**What to do:**
Transcribe the data underneath exactly. No images belong in your version.

[Data extracted from a collection]
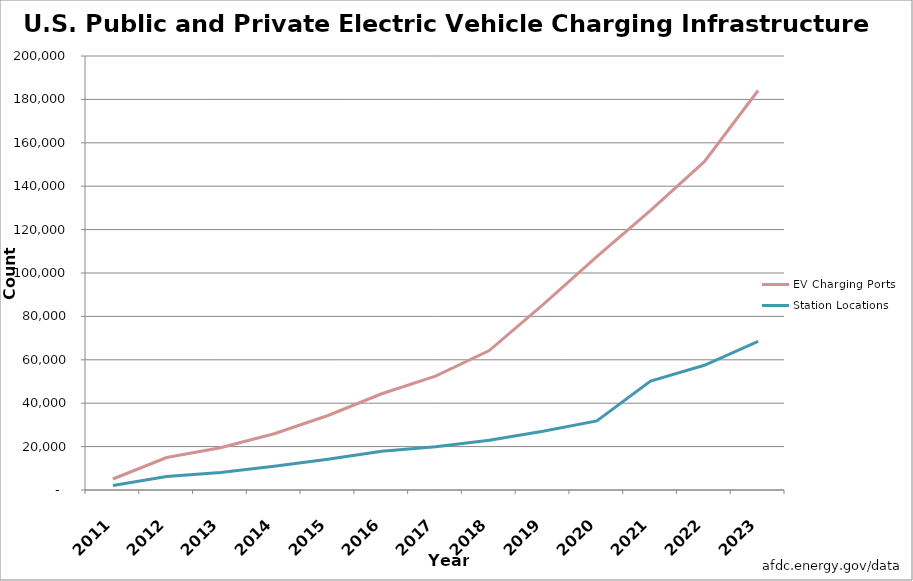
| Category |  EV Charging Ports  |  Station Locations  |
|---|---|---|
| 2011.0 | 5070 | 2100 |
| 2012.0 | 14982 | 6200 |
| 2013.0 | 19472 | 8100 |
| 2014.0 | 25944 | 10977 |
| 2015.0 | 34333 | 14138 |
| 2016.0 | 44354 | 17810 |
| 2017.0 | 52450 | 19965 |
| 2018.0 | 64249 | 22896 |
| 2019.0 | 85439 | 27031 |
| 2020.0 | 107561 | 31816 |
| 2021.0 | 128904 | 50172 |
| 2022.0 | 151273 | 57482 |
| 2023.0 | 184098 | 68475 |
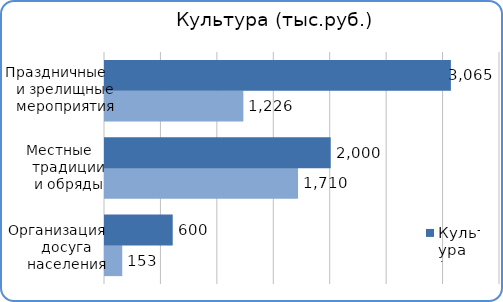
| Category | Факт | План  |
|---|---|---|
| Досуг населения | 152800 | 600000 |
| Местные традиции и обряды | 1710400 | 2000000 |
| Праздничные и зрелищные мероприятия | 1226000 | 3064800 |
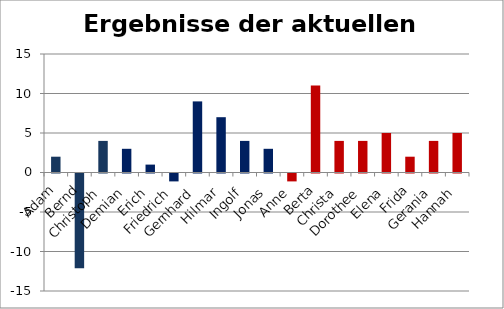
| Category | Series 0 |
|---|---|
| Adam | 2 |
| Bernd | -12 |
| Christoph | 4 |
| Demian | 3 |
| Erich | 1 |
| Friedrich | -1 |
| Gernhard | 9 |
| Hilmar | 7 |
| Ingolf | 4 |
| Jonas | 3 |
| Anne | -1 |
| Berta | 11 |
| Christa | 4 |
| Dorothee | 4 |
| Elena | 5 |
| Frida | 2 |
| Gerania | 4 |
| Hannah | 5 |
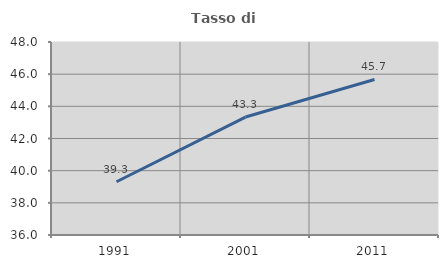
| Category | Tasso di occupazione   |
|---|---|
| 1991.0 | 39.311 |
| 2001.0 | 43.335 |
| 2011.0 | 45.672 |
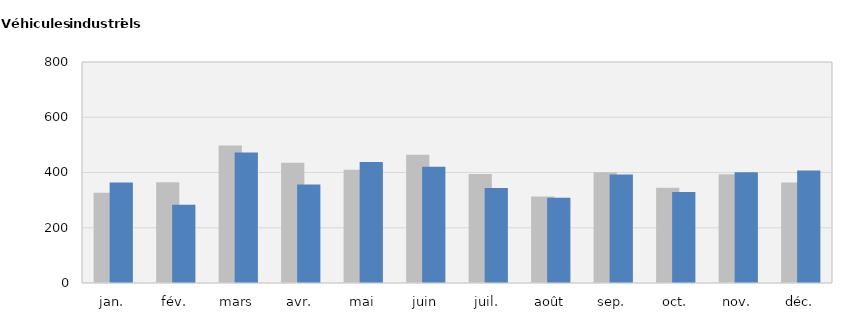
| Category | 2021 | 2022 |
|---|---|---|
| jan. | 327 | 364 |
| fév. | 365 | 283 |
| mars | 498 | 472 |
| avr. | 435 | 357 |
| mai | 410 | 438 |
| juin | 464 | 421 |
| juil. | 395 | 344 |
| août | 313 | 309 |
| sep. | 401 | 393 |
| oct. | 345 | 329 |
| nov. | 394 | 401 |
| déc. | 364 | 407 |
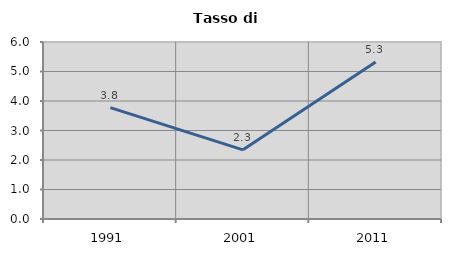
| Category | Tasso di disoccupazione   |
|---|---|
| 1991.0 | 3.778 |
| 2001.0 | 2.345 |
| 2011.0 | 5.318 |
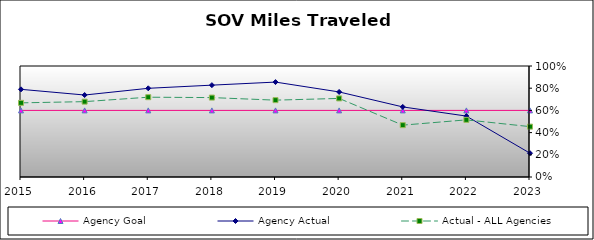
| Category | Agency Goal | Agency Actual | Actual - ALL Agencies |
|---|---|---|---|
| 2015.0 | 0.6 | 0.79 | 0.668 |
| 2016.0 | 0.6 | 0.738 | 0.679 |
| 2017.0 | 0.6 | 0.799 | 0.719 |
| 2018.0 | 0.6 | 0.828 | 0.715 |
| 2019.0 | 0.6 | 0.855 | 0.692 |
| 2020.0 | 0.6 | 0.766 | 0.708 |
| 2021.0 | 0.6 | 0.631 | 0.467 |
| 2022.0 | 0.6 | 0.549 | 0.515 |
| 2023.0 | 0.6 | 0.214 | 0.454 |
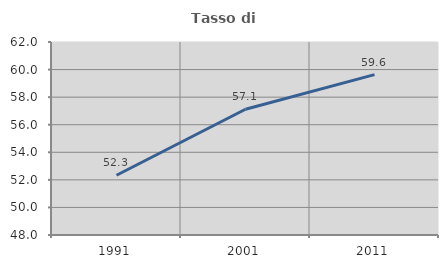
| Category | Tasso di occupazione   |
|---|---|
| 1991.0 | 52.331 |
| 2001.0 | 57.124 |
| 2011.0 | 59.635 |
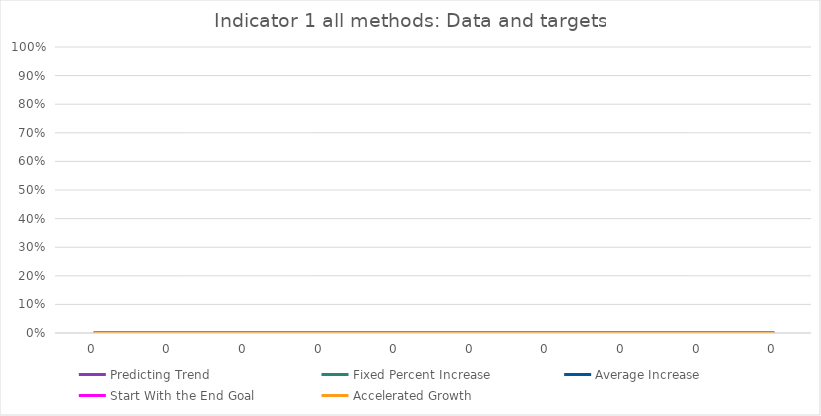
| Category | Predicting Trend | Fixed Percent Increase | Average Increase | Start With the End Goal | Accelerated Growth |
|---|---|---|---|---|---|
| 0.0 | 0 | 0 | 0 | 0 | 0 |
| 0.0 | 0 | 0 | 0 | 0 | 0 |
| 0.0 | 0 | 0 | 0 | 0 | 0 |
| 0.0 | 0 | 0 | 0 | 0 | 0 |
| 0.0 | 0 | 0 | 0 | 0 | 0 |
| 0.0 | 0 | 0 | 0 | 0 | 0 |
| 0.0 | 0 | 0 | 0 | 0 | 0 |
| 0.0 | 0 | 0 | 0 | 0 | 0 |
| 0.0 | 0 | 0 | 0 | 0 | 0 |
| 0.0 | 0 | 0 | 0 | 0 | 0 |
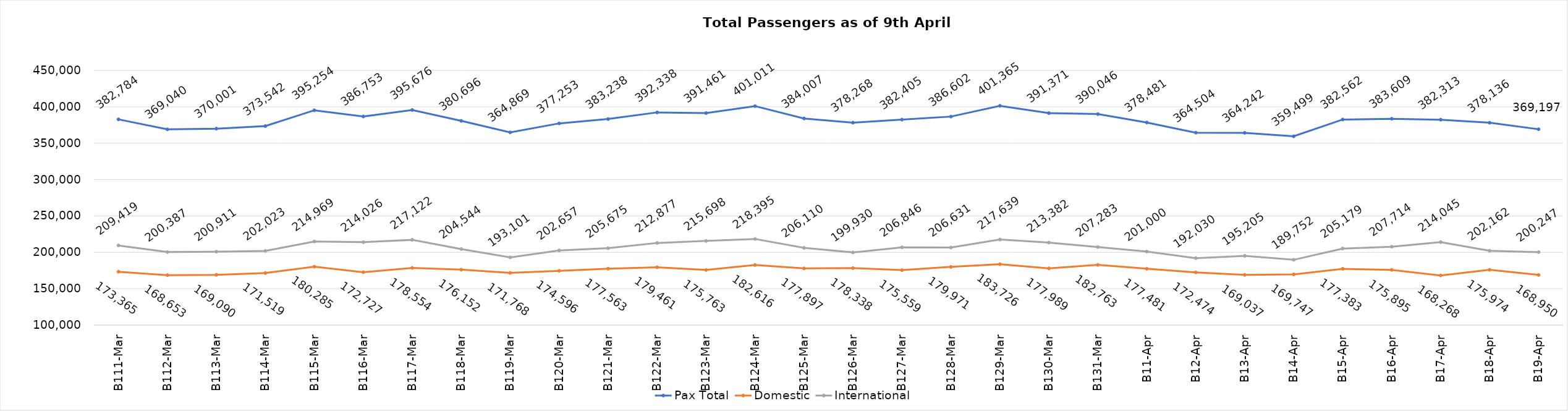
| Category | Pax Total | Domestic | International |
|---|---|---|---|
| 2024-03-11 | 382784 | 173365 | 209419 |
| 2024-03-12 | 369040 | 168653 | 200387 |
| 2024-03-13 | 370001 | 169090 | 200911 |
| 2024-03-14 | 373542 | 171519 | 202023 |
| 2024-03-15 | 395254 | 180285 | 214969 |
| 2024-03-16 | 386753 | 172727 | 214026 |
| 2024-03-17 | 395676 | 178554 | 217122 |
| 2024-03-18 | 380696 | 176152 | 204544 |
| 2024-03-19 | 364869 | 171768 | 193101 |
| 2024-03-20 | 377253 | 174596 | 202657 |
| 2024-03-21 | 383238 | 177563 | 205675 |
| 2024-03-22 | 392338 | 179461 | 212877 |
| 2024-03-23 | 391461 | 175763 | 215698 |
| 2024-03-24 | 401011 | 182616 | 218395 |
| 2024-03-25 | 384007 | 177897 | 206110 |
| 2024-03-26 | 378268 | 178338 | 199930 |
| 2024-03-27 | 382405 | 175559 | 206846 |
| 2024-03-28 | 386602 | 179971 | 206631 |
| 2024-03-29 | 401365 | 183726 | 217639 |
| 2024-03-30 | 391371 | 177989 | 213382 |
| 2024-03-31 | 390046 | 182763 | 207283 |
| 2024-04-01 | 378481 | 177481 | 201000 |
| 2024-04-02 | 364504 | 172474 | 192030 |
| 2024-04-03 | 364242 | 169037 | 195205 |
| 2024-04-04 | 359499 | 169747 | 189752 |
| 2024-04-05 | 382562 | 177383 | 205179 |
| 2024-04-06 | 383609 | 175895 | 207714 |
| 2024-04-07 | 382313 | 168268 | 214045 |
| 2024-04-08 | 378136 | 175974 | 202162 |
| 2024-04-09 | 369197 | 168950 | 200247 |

**Reply to the task:**
| Category |  EV Charging Ports  |  Station Locations  |
|---|---|---|
| 2011.0 | 5070 | 2100 |
| 2012.0 | 14982 | 6200 |
| 2013.0 | 19472 | 8100 |
| 2014.0 | 25944 | 10977 |
| 2015.0 | 34333 | 14138 |
| 2016.0 | 44354 | 17810 |
| 2017.0 | 52450 | 19965 |
| 2018.0 | 64249 | 22896 |
| 2019.0 | 85439 | 27031 |
| 2020.0 | 107561 | 31816 |
| 2021.0 | 128904 | 50172 |
| 2022.0 | 151273 | 57482 |
| 2023.0 | 184098 | 68475 |
| Category | Факт | План  |
|---|---|---|
| Досуг населения | 152800 | 600000 |
| Местные традиции и обряды | 1710400 | 2000000 |
| Праздничные и зрелищные мероприятия | 1226000 | 3064800 |
| Category | Series 0 |
|---|---|
| Adam | 2 |
| Bernd | -12 |
| Christoph | 4 |
| Demian | 3 |
| Erich | 1 |
| Friedrich | -1 |
| Gernhard | 9 |
| Hilmar | 7 |
| Ingolf | 4 |
| Jonas | 3 |
| Anne | -1 |
| Berta | 11 |
| Christa | 4 |
| Dorothee | 4 |
| Elena | 5 |
| Frida | 2 |
| Gerania | 4 |
| Hannah | 5 |
| Category | Tasso di occupazione   |
|---|---|
| 1991.0 | 39.311 |
| 2001.0 | 43.335 |
| 2011.0 | 45.672 |
| Category | 2021 | 2022 |
|---|---|---|
| jan. | 327 | 364 |
| fév. | 365 | 283 |
| mars | 498 | 472 |
| avr. | 435 | 357 |
| mai | 410 | 438 |
| juin | 464 | 421 |
| juil. | 395 | 344 |
| août | 313 | 309 |
| sep. | 401 | 393 |
| oct. | 345 | 329 |
| nov. | 394 | 401 |
| déc. | 364 | 407 |
| Category | Tasso di disoccupazione   |
|---|---|
| 1991.0 | 3.778 |
| 2001.0 | 2.345 |
| 2011.0 | 5.318 |
| Category | Agency Goal | Agency Actual | Actual - ALL Agencies |
|---|---|---|---|
| 2015.0 | 0.6 | 0.79 | 0.668 |
| 2016.0 | 0.6 | 0.738 | 0.679 |
| 2017.0 | 0.6 | 0.799 | 0.719 |
| 2018.0 | 0.6 | 0.828 | 0.715 |
| 2019.0 | 0.6 | 0.855 | 0.692 |
| 2020.0 | 0.6 | 0.766 | 0.708 |
| 2021.0 | 0.6 | 0.631 | 0.467 |
| 2022.0 | 0.6 | 0.549 | 0.515 |
| 2023.0 | 0.6 | 0.214 | 0.454 |
| Category | Tasso di occupazione   |
|---|---|
| 1991.0 | 52.331 |
| 2001.0 | 57.124 |
| 2011.0 | 59.635 |
| Category | Predicting Trend | Fixed Percent Increase | Average Increase | Start With the End Goal | Accelerated Growth |
|---|---|---|---|---|---|
| 0.0 | 0 | 0 | 0 | 0 | 0 |
| 0.0 | 0 | 0 | 0 | 0 | 0 |
| 0.0 | 0 | 0 | 0 | 0 | 0 |
| 0.0 | 0 | 0 | 0 | 0 | 0 |
| 0.0 | 0 | 0 | 0 | 0 | 0 |
| 0.0 | 0 | 0 | 0 | 0 | 0 |
| 0.0 | 0 | 0 | 0 | 0 | 0 |
| 0.0 | 0 | 0 | 0 | 0 | 0 |
| 0.0 | 0 | 0 | 0 | 0 | 0 |
| 0.0 | 0 | 0 | 0 | 0 | 0 |
| Category | Pax Total | Domestic | International |
|---|---|---|---|
| 2024-03-11 | 382784 | 173365 | 209419 |
| 2024-03-12 | 369040 | 168653 | 200387 |
| 2024-03-13 | 370001 | 169090 | 200911 |
| 2024-03-14 | 373542 | 171519 | 202023 |
| 2024-03-15 | 395254 | 180285 | 214969 |
| 2024-03-16 | 386753 | 172727 | 214026 |
| 2024-03-17 | 395676 | 178554 | 217122 |
| 2024-03-18 | 380696 | 176152 | 204544 |
| 2024-03-19 | 364869 | 171768 | 193101 |
| 2024-03-20 | 377253 | 174596 | 202657 |
| 2024-03-21 | 383238 | 177563 | 205675 |
| 2024-03-22 | 392338 | 179461 | 212877 |
| 2024-03-23 | 391461 | 175763 | 215698 |
| 2024-03-24 | 401011 | 182616 | 218395 |
| 2024-03-25 | 384007 | 177897 | 206110 |
| 2024-03-26 | 378268 | 178338 | 199930 |
| 2024-03-27 | 382405 | 175559 | 206846 |
| 2024-03-28 | 386602 | 179971 | 206631 |
| 2024-03-29 | 401365 | 183726 | 217639 |
| 2024-03-30 | 391371 | 177989 | 213382 |
| 2024-03-31 | 390046 | 182763 | 207283 |
| 2024-04-01 | 378481 | 177481 | 201000 |
| 2024-04-02 | 364504 | 172474 | 192030 |
| 2024-04-03 | 364242 | 169037 | 195205 |
| 2024-04-04 | 359499 | 169747 | 189752 |
| 2024-04-05 | 382562 | 177383 | 205179 |
| 2024-04-06 | 383609 | 175895 | 207714 |
| 2024-04-07 | 382313 | 168268 | 214045 |
| 2024-04-08 | 378136 | 175974 | 202162 |
| 2024-04-09 | 369197 | 168950 | 200247 |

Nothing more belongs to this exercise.